How to reorder adata according to sorted indices?

Hi,

I would like to sort the indices of my adata and reorder the adata according to the sorted indices then save it as a scanpy object. I tried the following:

adata = sc.read_h5ad(filename='result.h5ad')
nindex = adata.obs.index
nindex.sort()
adata = adata[nindex,:]
adata.write_h5ad(filename='result.h5ad')

But I get the following error:

Traceback (most recent call last):
  File "/scratch/project_2009639/scripts/pan-autoimmune/scvi/combine_10x_4.py", line 100, in <module>
    adata.write_h5ad(filename='10x_all.h5ad')
  File "/PUHTI_TYKKY_Cq2gHLh/miniconda/envs/env1/lib/python3.9/site-packages/anndata/_core/anndata.py", line 2017, in write_h5ad
    write_h5ad(
  File "/PUHTI_TYKKY_Cq2gHLh/miniconda/envs/env1/lib/python3.9/site-packages/anndata/_io/h5ad.py", line 91, in write_h5ad
    write_elem(f, "X", adata.X, dataset_kwargs=dataset_kwargs)
  File "/PUHTI_TYKKY_Cq2gHLh/miniconda/envs/env1/lib/python3.9/site-packages/anndata/_core/anndata.py", line 683, in X
    _subset(self._adata_ref.X, (self._oidx, self._vidx)),
  File "/PUHTI_TYKKY_Cq2gHLh/miniconda/envs/env1/lib/python3.9/functools.py", line 888, in wrapper
    return dispatch(args[0].__class__)(*args, **kw)
  File "/PUHTI_TYKKY_Cq2gHLh/miniconda/envs/env1/lib/python3.9/site-packages/anndata/_core/index.py", line 168, in _subset_spmatrix
    return a[subset_idx]
  File "/PUHTI_TYKKY_Cq2gHLh/miniconda/envs/env1/lib/python3.9/site-packages/scipy/sparse/_index.py", line 77, in __getitem__
    return self._get_arrayXslice(row, col)
  File "/PUHTI_TYKKY_Cq2gHLh/miniconda/envs/env1/lib/python3.9/site-packages/scipy/sparse/_csr.py", line 216, in _get_arrayXslice
    return self._major_index_fancy(row)._get_submatrix(minor=col)
  File "/PUHTI_TYKKY_Cq2gHLh/miniconda/envs/env1/lib/python3.9/site-packages/scipy/sparse/_compressed.py", line 713, in _major_index_fancy
    csr_row_index(M, indices, self.indptr, self.indices, self.data,
ValueError: Output dtype not compatible with inputs.

Any thoughts?

I believe the call:

index.sort() should throw an error, since pandas Index’s are meant to be immutable.

E.g.:

In [1]: import pandas as pd

In [2]: pd.DataFrame({"a": [1,2,3]}).index.sort()
---------------------------------------------------------------------------
TypeError                                 Traceback (most recent call last)
Cell In[2], line 1
----> 1 pd.DataFrame({"a": [1,2,3]}).index.sort()

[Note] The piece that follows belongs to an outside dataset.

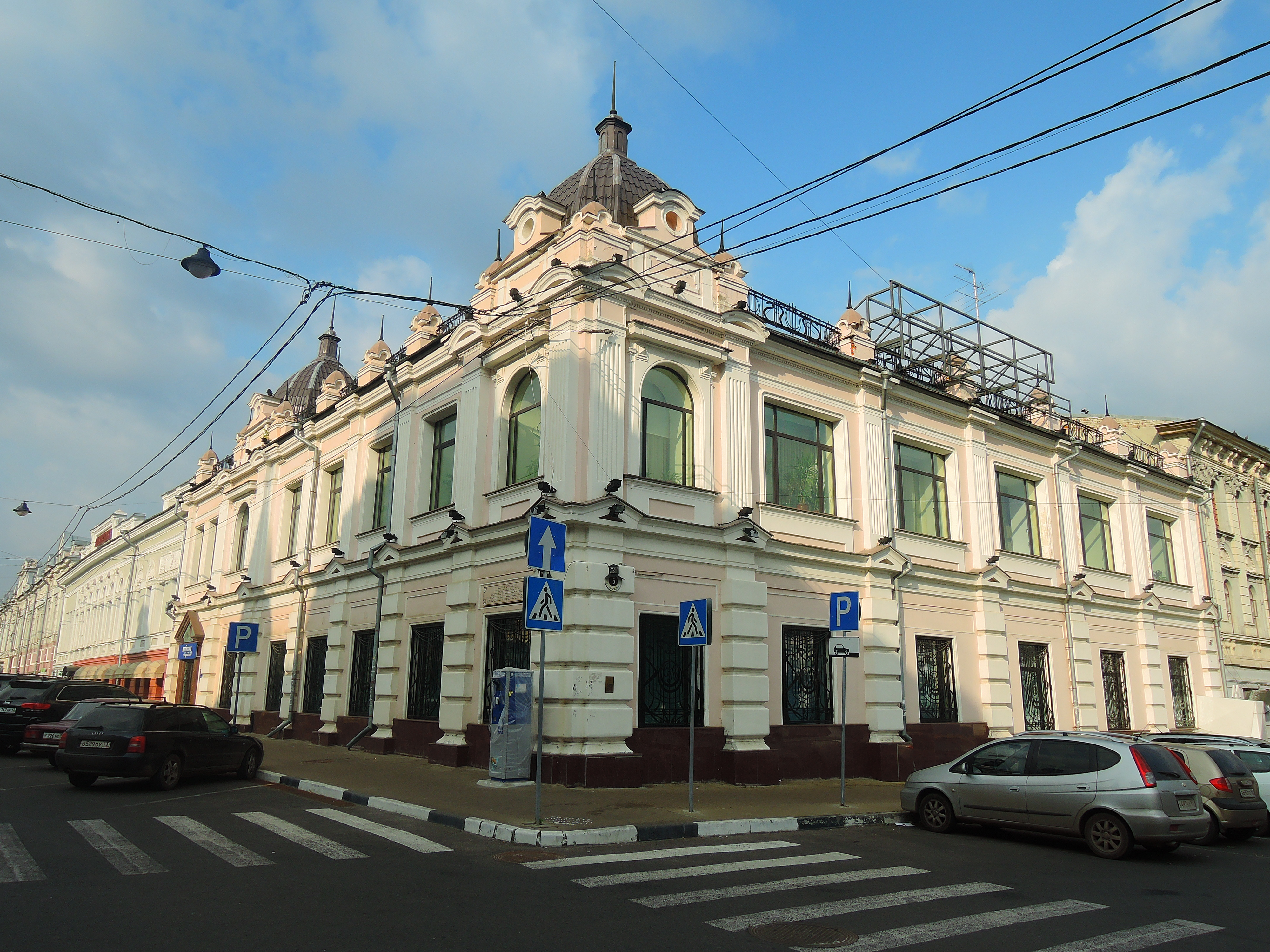 Доходный дом Блиновых: улица Рождественская, 35/5, Нижний Новгород, Нижегородская область

File ~/miniforge3/envs/scanpy-dev/lib/python3.11/site-packages/pandas/core/indexes/base.py:5868, in Index.sort(self, *args, **kwargs)
   5863 @final
   5864 def sort(self, *args, **kwargs):
   5865     """
   5866     Use sort_values instead.
   5867     """
-> 5868     raise TypeError("cannot sort an Index object in-place, use sort_values instead")

TypeError: cannot sort an Index object in-place, use sort_values instead

So you may have a bugged version of pandas.

So first, I would suggest making sure all your packages are up to date. Then:

adata[adata.obs_names.sort_values(), :]

Should do what you need

1 Like

Hi @ivirshup,

Thanks. I tried adata.obs.sort_index(inplace=True) which worked. However, the resulting umap only has one color.

Any ideas?

Btw, adata[adata.obs_names.sort_values(), :] still returns ValueError: Output dtype not compatible with inputs. when writing to file.

This is sounding more like a bug. Could you open an issue on the anndata repository for this?